Halil, 2014 yılında görme kabiliyetini kaybettikten sonra göz kapakları bir daha hiç kapanmadı. Anne Gülsüm Özçelik, bu kuvvetli süreci şöyle anlattı:

“Gözleri bir daha kapanmadı esasen, daima açıktı. Steril bantlarla kapatıyordum lakin yeniden açık kalıyordu, daima kanlanıyordu, kuruyordu. Onun için ben de gözlerini yara bandıyla kapatıyordum, o denli bulmuştum devayı. Ne kadar damla etsek, krem etsek, gözlerinin kanı gitmiyordu. Kapatmadığım vakitlerde dışına kan dahi aktığı oldu. Ben de yara bandıyla çok sık kapatıyordum. O vakit beyazlıyordu, tertibe giriyordu. Daima bantlıyordum, akşam kapatıp sabah açıyordum. O biçimde devam ediyorduk”.

“BENİM OĞLUM TERTEMİZ GİTTİ”

“Her dediğimi anladı fakat yanıt veremedi. Hiçbir vakit şuurunu yitirmedi.
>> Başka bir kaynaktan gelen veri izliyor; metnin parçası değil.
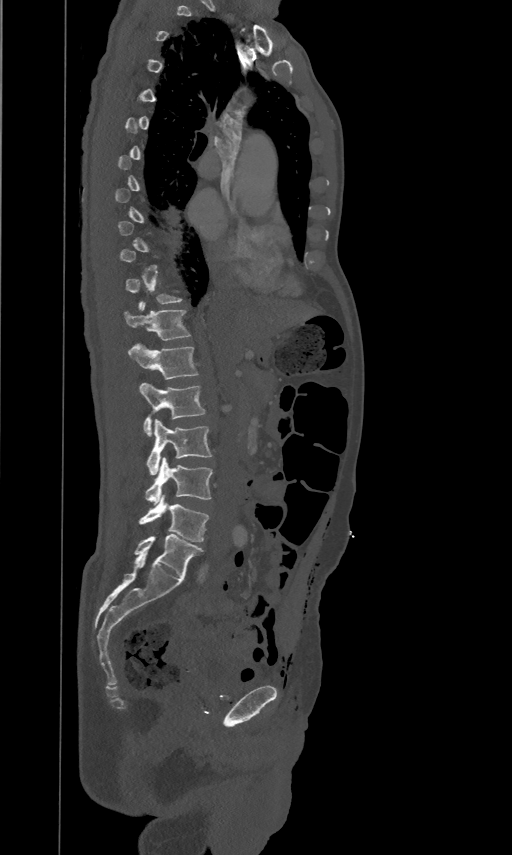
CT, spine. sagittal view. 512x855 px

Each box is [x1, y1, x2, y2] in pixels: top-left corner, then bottom-right corner.
A vertebra is boxed only from the first to the last slice where its cross-section is at least a third of its largest; slices outside that range leave it without a box.
{"vertebrae":{"T12":[124,302,190,339],"L1":[128,343,198,378],"L2":[140,382,205,435],"L3":[146,419,211,474],"L4":[145,457,212,504],"L5":[138,494,209,542]}}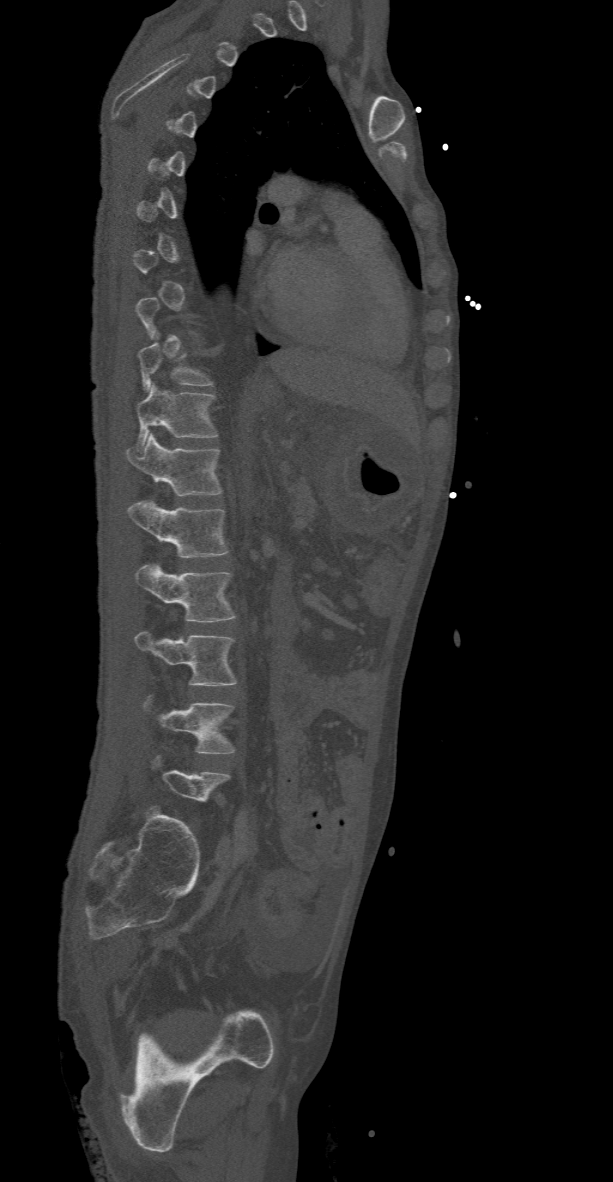 CT, spine — sagittal view

Box edges are left/top/right/bottom in pixels.
A vertebra is boxed only from the first to the last slice where its cross-section is at least a third of its largest; slices outside that range leave it without a box.
Vertebra bounding boxes:
- T10: left=137, top=333, right=212, bottom=390
- T11: left=134, top=386, right=217, bottom=453
- T12: left=127, top=434, right=221, bottom=496
- L1: left=127, top=501, right=227, bottom=558
- L2: left=134, top=566, right=235, bottom=621
- L3: left=134, top=632, right=235, bottom=685
- L4: left=144, top=696, right=234, bottom=753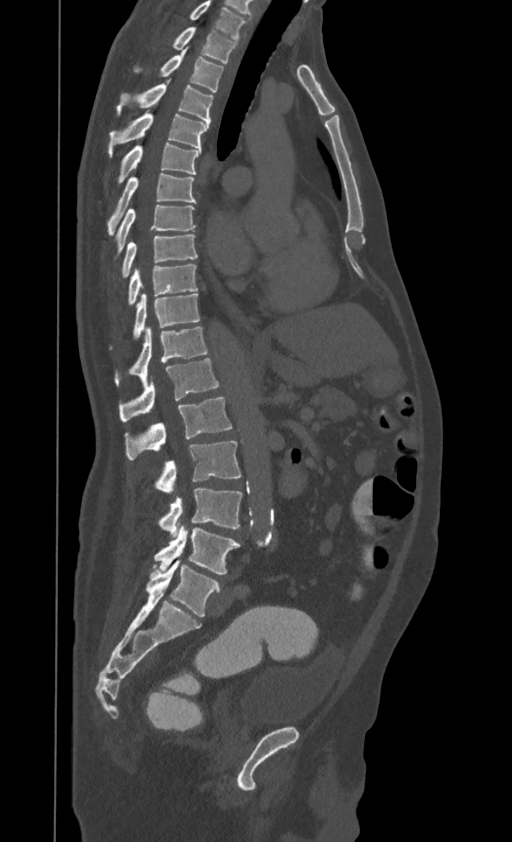

Computed tomography of the spine — 395 mm across the image — sagittal view — W/L 1800/400 HU — 512x842 px. In the table, x1 and y1 are a box's top-left corner and x2 and y2 its bottom-right corner, in pixels.
Labels in this scan begin with T1 at the top and end with L4 at the bottom.
| vertebra | x1 | y1 | x2 | y2 |
|---|---|---|---|---|
| T1 | 172 | 27 | 236 | 63 |
| T2 | 133 | 48 | 223 | 92 |
| T3 | 117 | 84 | 213 | 124 |
| T4 | 109 | 113 | 208 | 155 |
| T5 | 119 | 142 | 201 | 182 |
| T6 | 107 | 173 | 196 | 235 |
| T7 | 118 | 204 | 195 | 252 |
| T8 | 122 | 234 | 197 | 277 |
| T9 | 128 | 265 | 197 | 305 |
| T10 | 133 | 293 | 200 | 338 |
| T11 | 115 | 327 | 208 | 384 |
| T12 | 119 | 358 | 218 | 421 |
| L1 | 126 | 397 | 231 | 459 |
| L2 | 155 | 441 | 241 | 492 |
| L3 | 159 | 489 | 241 | 538 |
| L4 | 154 | 525 | 240 | 574 |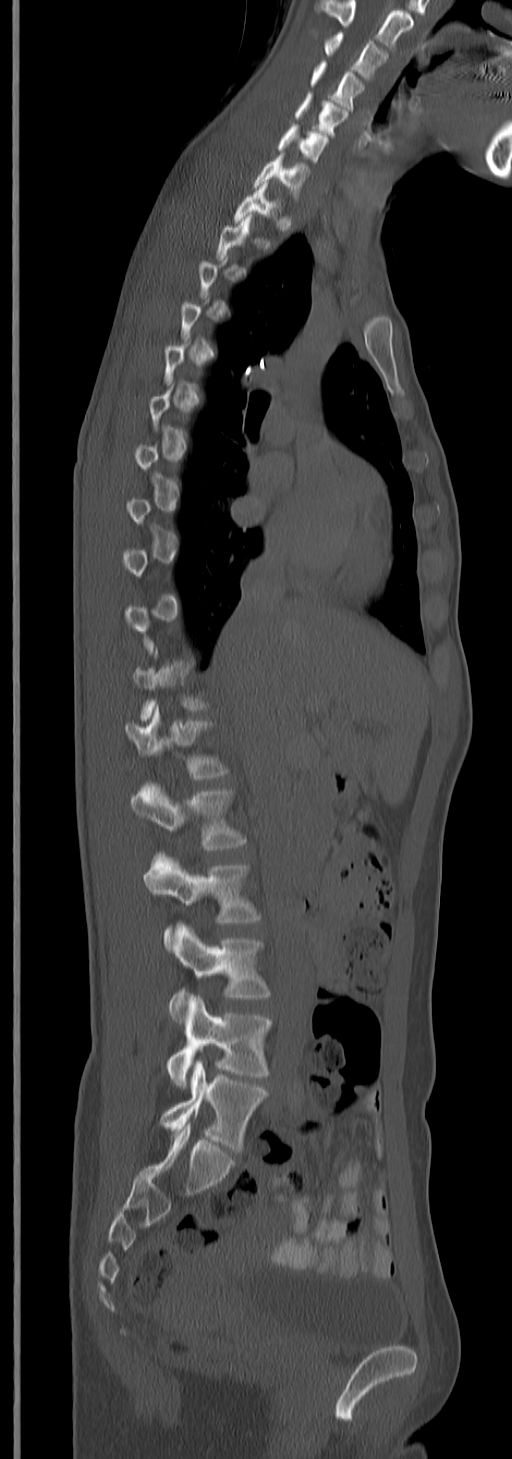

CT, spine. sagittal view
Bounding boxes as [x1, y1, x2, y2] in pixel coordinates.
A vertebra is boxed only from the first to the last slice where its cross-section is at least a third of its largest; slices outside that range leave it without a box.
In this scan, the topmost labeled vertebra is C3 and the lowest is L5.
Vertebra bounding boxes:
- L5: [159, 1060, 267, 1151]
- L4: [166, 996, 271, 1087]
- L3: [170, 922, 271, 1022]
- L2: [143, 851, 261, 951]
- L1: [130, 782, 246, 850]
- T12: [124, 707, 229, 779]
- T1: [235, 182, 282, 221]
- C7: [253, 153, 309, 198]
- C6: [276, 124, 328, 163]
- C5: [295, 93, 346, 135]
- C4: [310, 61, 363, 108]
- C3: [324, 32, 386, 79]

Tertemiz gitti benim yavrum” diyen Özçelik, Halil’in kendi isteğiyle, çocukluğundan beri en çok sevdiği yer olan Bucak’ın Ambahan Mahallesi’ne, anneannesinin ve dedesinin yanına defnedildiğini belirtti.

“BU HASTALIK YAYGIN LAKİN BİLİNMİYOR”

Anne Özçelik, SSPE hastalığına yakalanan şahısların ailelerine şu halde tekliflerde bulundu:

“Benim oğlumdan dört gün sonra 17 yaşında bir öbür çocuk daha vefat etti. Türkiye’de bu hastalık çokmuş fakat kimse bilmiyor. İlacı yok, tedavisi yok. Biz çok uğraştık lakin takviye bulamadık. Aileler çocuklarına yeterli baksınlar, enfeksiyon kaptırmasınlar, ilgilerini eksik etmesinler. Benim oğlum 13 yıl yaşadı. Hiç grip bile olmadı.”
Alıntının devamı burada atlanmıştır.